“Touring Exotic Lands”

Book Chapter

Author(s):

Dr. Waleed Hazbun

Book Title:

Global Middle East: Into the Twenty-First Century, edited by by Asef Bayat and Linda Herrera (University of California Press, 2021), pp. 225-239.

Abstract:

The Middle East and North Africa has long attracted global visitors to its pilgrimage locations, sunny beaches, ancient ruins, and cultural heritage sites. More recently in the twenty-first century, Dubai has emerged as a mega tourism destination. Across the region, policy makers, private firms, and various societal actors have promoted tourism as a means to meet the challenges and opportunities of globalization and global integration. In the post–World War II period, as countries throughout the region gained national independence, international tourism was often viewed as an engine for economic growth.
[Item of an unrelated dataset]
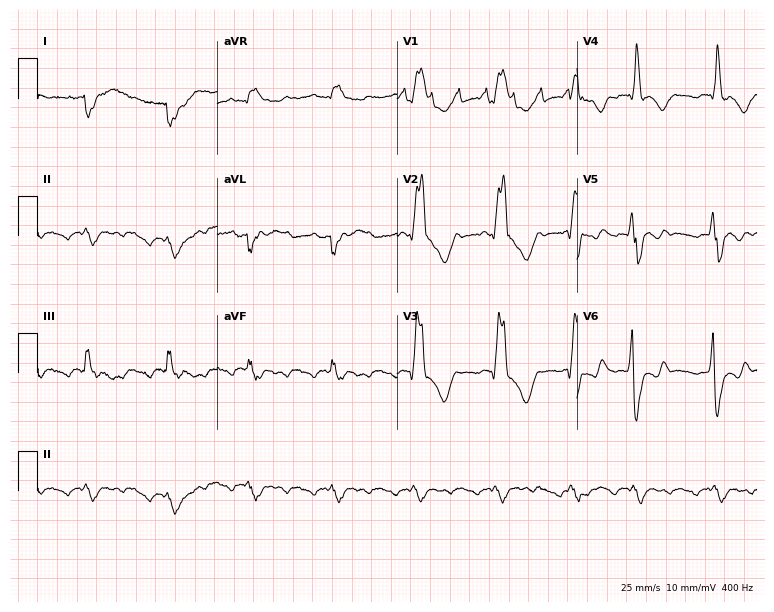
Standard 12-lead ECG recorded from a male, 31 years old (7.3-second recording at 400 Hz). The tracing shows right bundle branch block.

From the 1990s, tourism became a means to promote economic liberalization and global economic integration. By 2016 the region represented about 5.5 percent of both international tourism arrivals and tourist receipts, while the direct and indirect contribution of travel and tourism amounted to 8 percent of GDP and 7 percent of employment in the region. Regional conflicts and political instability, however, often disrupt tourism flows across the region, while tourism spaces serve as contact zones between hosts and guests, where disparities in economic wealth, political power, and cultural differences are often on display. As a result, tourism is subject to political struggle and at times a target for violence. Taken together, these aspects of tourism allow it to serve as a lens to explore the region’s political economy and geopolitics as well as the emergence of the global Middle East.